“How can you send your female child away on her own like that?”
I won a scholarship two years ago. Among thousands of high school students from Armenia, I was chosen to spend an academic year in America. And that is when my parents had to face similar questions.
Hearing of my achievement, people felt the urgency to remind my parents of the fact that I was female. And this was the moment when it became clear where achieving your dream through hard work ends and paying dues to convention begins. The moment when it became clear to me that to be a full member of society, it was not enough to be smart and goal oriented, one had to also be born male.
The struggle for the equality of the sexes officially began two centuries ago, and its first considerable achievement came a century on, with the women’s vote. For the longest time, this struggle for equality was called women’s rights and only in the 1880-s did the term Feminism enter use.
I wanted to find out what Feminism has come to mean in the contemporary Armenian social context for the 52.98 % of my country’s population, i.e., the female contingent, more than 100 years after the term was coined.
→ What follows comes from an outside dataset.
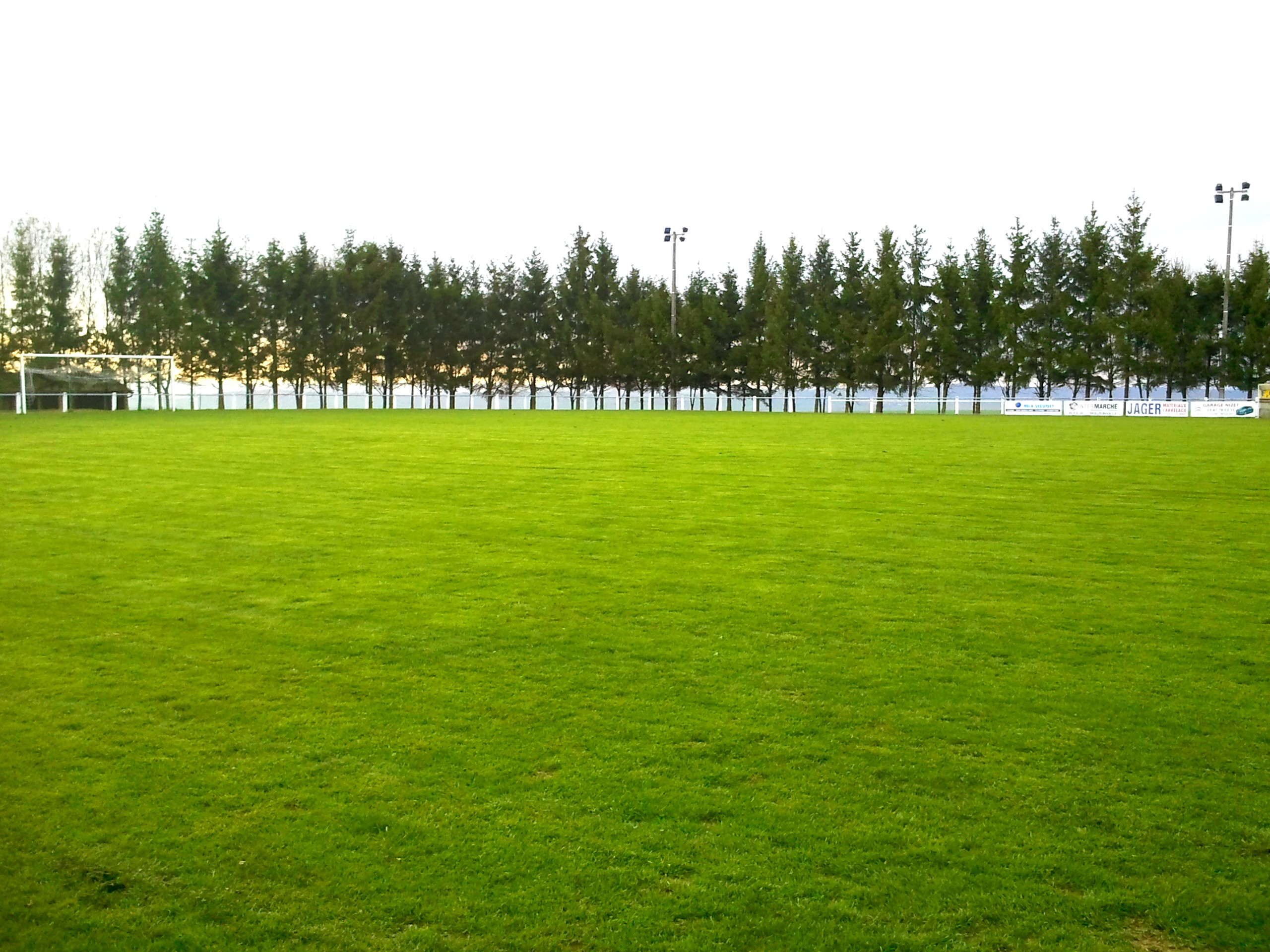 Terrain de Foot du Village de Coume

I set out to talk to ten women from my parents’ generation and ten from my own.
I started my enquiry from my own backyard, That which in journalism would be called vox populi in this case was a with casual conversations with neighbors whom I have said hi to all my life and they have warmly responded, Hi, Anul jan.
I found out that feminists are “self-actualized,” have “well-paying jobs,” or “are able to get their opinions heard in society.” For so many of my parents’ generation, Feminism as the theory of the political, economic, and social equality of the sexes is only applicable for women of certain economic standing who are able to fight for their right to stand on equal legal and business grounds with men. It was relayed to me that if men are able to provide for the needs of the family, women can dedicate themselves to housework and to raising children with a clear conscience.
“What business does a man have in the kitchen? His job is to work and provide for the family. Wouldn’t it be better if the husband made enough and his wife did not need to hold a job in her life?” I was told during one of these chats.
As for what my own generation makes of Feminism, the picture here is different. The girls can not make up their minds– is it a positive thing or not so much? “Feminism is about equal rights? I thought it was about women demanding dominance.”
I also learned that often, succumbing to public opinion, young women stopped talking about Feminism, “I was a feminist, then I gave up because it felt like I was fighting alone.”
You stumble upon stories of discrimination at every step. When she was 18, Khanum Gevorgyan wanted to appeal to the village municipality for additional funding for one of her social projects. And even when she wanted to give back to her community she had to hear the word “shameful”. What business could a girl have going to the municipality on her own? But the municipality is there for all, regardless of sex, and Khanum went anyway.
This biased behaviour and the derogatory use of the word “girl” by so many is what pushed Khanum to call herself a feminist. “For me, it is catastrophic to hear people say that it is a shame I was not born a boy. I know there are physical and physiological differences between men and women, but I can not tolerate it when women are undermined. Stereotypes make me angry and I compel myself to fight them every waking minute,” says Khanum.
A hands-on member of civil society, Lara Aharonian, who heads the Women’s Resource Center, points out that the beauty standards set for women are already cause for women to undermine themselves. As for the role of women in society, most often, not having a son is considered a misfortune in an Armenian family. This speaks volumes about how society prefers boys to girls. “People also often believe that feminists are gay and hate men, meanwhile the whole point of the Feminist Movement was to achieve equality of opportunity between the sexes,” says Aharonian. “People are often surprised when they find out that I have four children– but you are a feminist, they say. And I say, yes, I’m a feminist and I want my children to live in a world where people are not oppressed because of gender. Many believe that I want to establish a matriarchy but matriarchy and patriarchy are the same thing to me. Feminism is not about dominance, it is about getting rid of discrimination.” In Armenia, feminists are fighting to have women’s opinions be taken into consideration in any situation.
Both Gevorgyan and Aharonyan, despite the age difference, insist that the feeling of inferiority in women takes its roots in childhood, when girls are thought to be delicate, fragile; they can not play with boys unless there are other girls playing also; that when a man expresses an opinion it is not appropriate for women to disagree. Aharonian gives an example: Girls are put in dresses and told they can not climb trees, boys wear pants and are encouraged to play in the mud (Let him toughen up). And when a woman is assaulted, the first thing people ask is, ‘Why was she there at such a late hour?’ or ‘Why was her outfit so short?’ – What does it matter? The fault lies with the perpetrator,” says Aharonian.
At 16 I learned that gender discrimination can be the cause of complex problems. At the program where I was one of the scholarship recipients, the number of female laureates has for years been larger than that of male recipients, which is evidence of our hard work, stubbornness and proactiveness.
I do not smoke, and do not intend to dye my hair blue* but discrimination finds me anyway. I often wonder, what would happen when I’m standing at a fork in the road again? What would the next 16-year-old do when she hits the invisible wall built by society? Will she succumb to “tradition” or will the equality of the sexes score one more poin.